__YOUR INSTRUCTIONS__
Each line of the records below needs repeating exactly. Skip the pictures.
*** EXTRACTED INFORMATION Section Begins ***
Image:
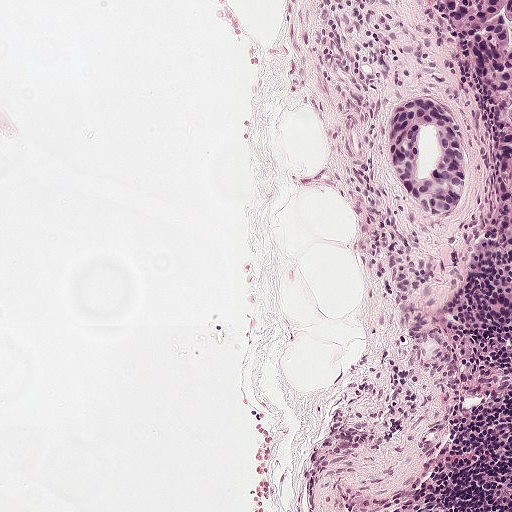
Lymph node section stained with H&E, from a whole-slide image of a breast-cancer sentinel node. Magnification about 10×, about 0.5 mm across the frame, about 0.97 µm per pixel.
Question:
Is any metastatic breast cancer visible in this crop?
Answer:
Yes.
Outlines of two tumour regions, largest first (closed clockwise paths, crop pixels): region 1: (511, 0), (511, 255), (494, 217), (495, 200), (504, 176), (499, 125), (457, 57), (433, 1); region 2: (414, 100), (444, 105), (465, 134), (470, 161), (468, 191), (458, 211), (444, 220), (428, 220), (397, 188), (391, 174), (387, 124), (393, 111).
Region 2 encloses a non-tumour hole of about 15% of its area.
About 5% of the image area is annotated as tumour.
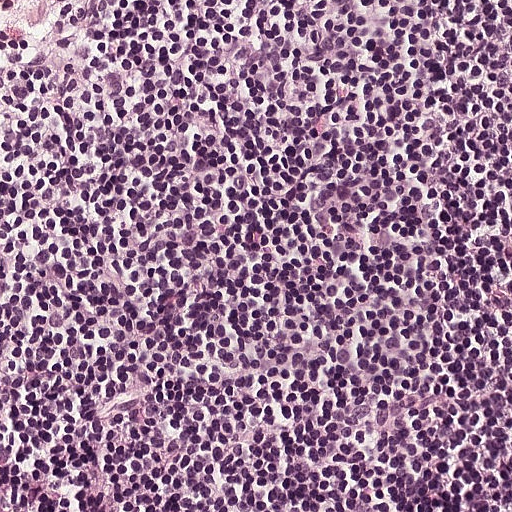
H&E-stained section of a sentinel lymph node (breast cancer), from a whole-slide image, viewed at about 20×: the field is about 0.25 mm across, about 0.49 µm per pixel.
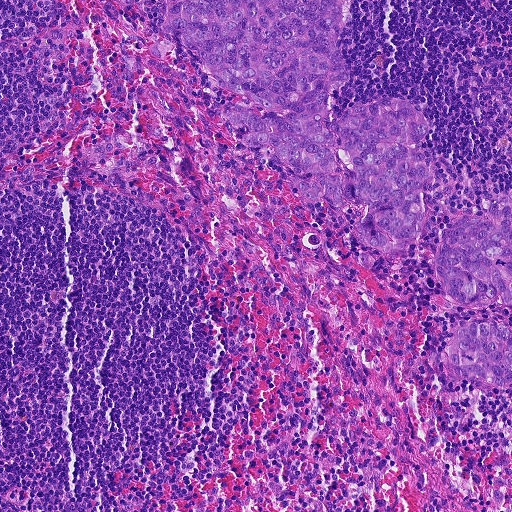
H&E-stained section of a sentinel lymph node (breast cancer), from a whole-slide image, viewed at about 10×: the field is about 0.46 mm across, about 0.9 µm per pixel.
Question: Which parts of this field are metastatic tumour?
Answer: Outlines of three tumour regions, largest first (closed clockwise paths, crop pixels): region 1: (157, 0), (346, 0), (338, 47), (350, 76), (326, 93), (328, 124), (377, 97), (409, 100), (429, 122), (427, 152), (436, 165), (422, 192), (423, 238), (402, 260), (372, 253), (349, 232), (368, 204), (300, 202), (295, 172), (236, 140), (220, 114), (246, 99), (218, 86), (168, 30); region 2: (500, 194), (511, 194), (511, 312), (500, 303), (470, 311), (455, 308), (442, 297), (437, 282), (442, 229), (450, 216), (476, 213), (490, 206); region 3: (473, 320), (489, 321), (505, 326), (511, 331), (511, 392), (493, 394), (478, 389), (452, 371), (449, 356), (452, 341), (459, 326).
About 20% of the image area is annotated as tumour.
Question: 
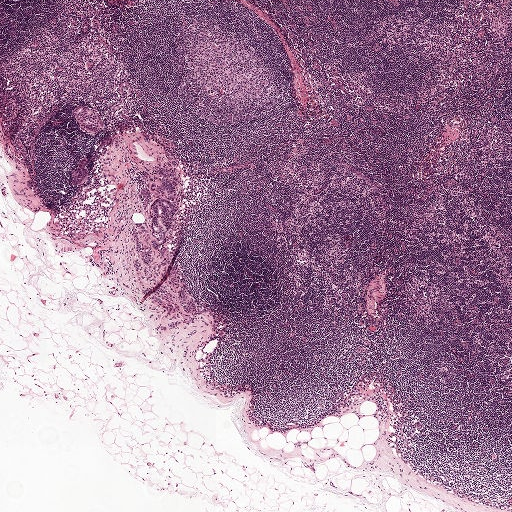
At roughly what magnification is this field shown?

Choices:
 (A) about 20×
 (B) about 2.5×
 (C) about 10×
 (D) about 5×
 (E) about 40×

Answer: (B) about 2.5×
H&E-stained section of a sentinel lymph node (breast cancer), from a whole-slide image, viewed at about 2.5×: the field is about 2.0 mm across, about 3.9 µm per pixel.
Three metastatic tumour regions, each outlined as a closed clockwise path in crop pixels (x, y), largest first: region 1: (172, 164), (182, 165), (181, 197), (167, 238), (166, 254), (197, 305), (193, 315), (179, 308), (177, 315), (172, 315), (133, 285), (135, 273), (146, 273), (151, 268), (150, 268), (143, 272), (131, 267), (136, 251), (130, 233), (142, 221), (150, 220), (148, 209), (135, 199), (136, 190); region 2: (79, 104), (98, 113), (103, 120), (102, 129), (95, 133), (80, 130), (72, 114), (72, 109); region 3: (84, 157), (86, 157), (89, 171), (89, 179), (86, 184), (81, 186), (77, 186), (74, 181), (70, 179), (72, 168).
About 5% of the image area is annotated as tumour.
*** EXTRACTED INFORMATION Section Ends ***
__RESPONSE AREA__
Image:
Lymph node section stained with H&E, from a whole-slide image of a breast-cancer sentinel node. Magnification about 10×, about 0.5 mm across the frame, about 0.97 µm per pixel.
Question:
Is any metastatic breast cancer visible in this crop?
Answer:
Yes.
Outlines of two tumour regions, largest first (closed clockwise paths, crop pixels): region 1: (511, 0), (511, 255), (494, 217), (495, 200), (504, 176), (499, 125), (457, 57), (433, 1); region 2: (414, 100), (444, 105), (465, 134), (470, 161), (468, 191), (458, 211), (444, 220), (428, 220), (397, 188), (391, 174), (387, 124), (393, 111).
Region 2 encloses a non-tumour hole of about 15% of its area.
About 5% of the image area is annotated as tumour.
H&E-stained section of a sentinel lymph node (breast cancer), from a whole-slide image, viewed at about 20×: the field is about 0.25 mm across, about 0.49 µm per pixel.
H&E-stained section of a sentinel lymph node (breast cancer), from a whole-slide image, viewed at about 10×: the field is about 0.46 mm across, about 0.9 µm per pixel.
Question: Which parts of this field are metastatic tumour?
Answer: Outlines of three tumour regions, largest first (closed clockwise paths, crop pixels): region 1: (157, 0), (346, 0), (338, 47), (350, 76), (326, 93), (328, 124), (377, 97), (409, 100), (429, 122), (427, 152), (436, 165), (422, 192), (423, 238), (402, 260), (372, 253), (349, 232), (368, 204), (300, 202), (295, 172), (236, 140), (220, 114), (246, 99), (218, 86), (168, 30); region 2: (500, 194), (511, 194), (511, 312), (500, 303), (470, 311), (455, 308), (442, 297), (437, 282), (442, 229), (450, 216), (476, 213), (490, 206); region 3: (473, 320), (489, 321), (505, 326), (511, 331), (511, 392), (493, 394), (478, 389), (452, 371), (449, 356), (452, 341), (459, 326).
About 20% of the image area is annotated as tumour.
Question: 
At roughly what magnification is this field shown?

Choices:
 (A) about 20×
 (B) about 2.5×
 (C) about 10×
 (D) about 5×
 (E) about 40×

Answer: (B) about 2.5×
H&E-stained section of a sentinel lymph node (breast cancer), from a whole-slide image, viewed at about 2.5×: the field is about 2.0 mm across, about 3.9 µm per pixel.
Three metastatic tumour regions, each outlined as a closed clockwise path in crop pixels (x, y), largest first: region 1: (172, 164), (182, 165), (181, 197), (167, 238), (166, 254), (197, 305), (193, 315), (179, 308), (177, 315), (172, 315), (133, 285), (135, 273), (146, 273), (151, 268), (150, 268), (143, 272), (131, 267), (136, 251), (130, 233), (142, 221), (150, 220), (148, 209), (135, 199), (136, 190); region 2: (79, 104), (98, 113), (103, 120), (102, 129), (95, 133), (80, 130), (72, 114), (72, 109); region 3: (84, 157), (86, 157), (89, 171), (89, 179), (86, 184), (81, 186), (77, 186), (74, 181), (70, 179), (72, 168).
About 5% of the image area is annotated as tumour.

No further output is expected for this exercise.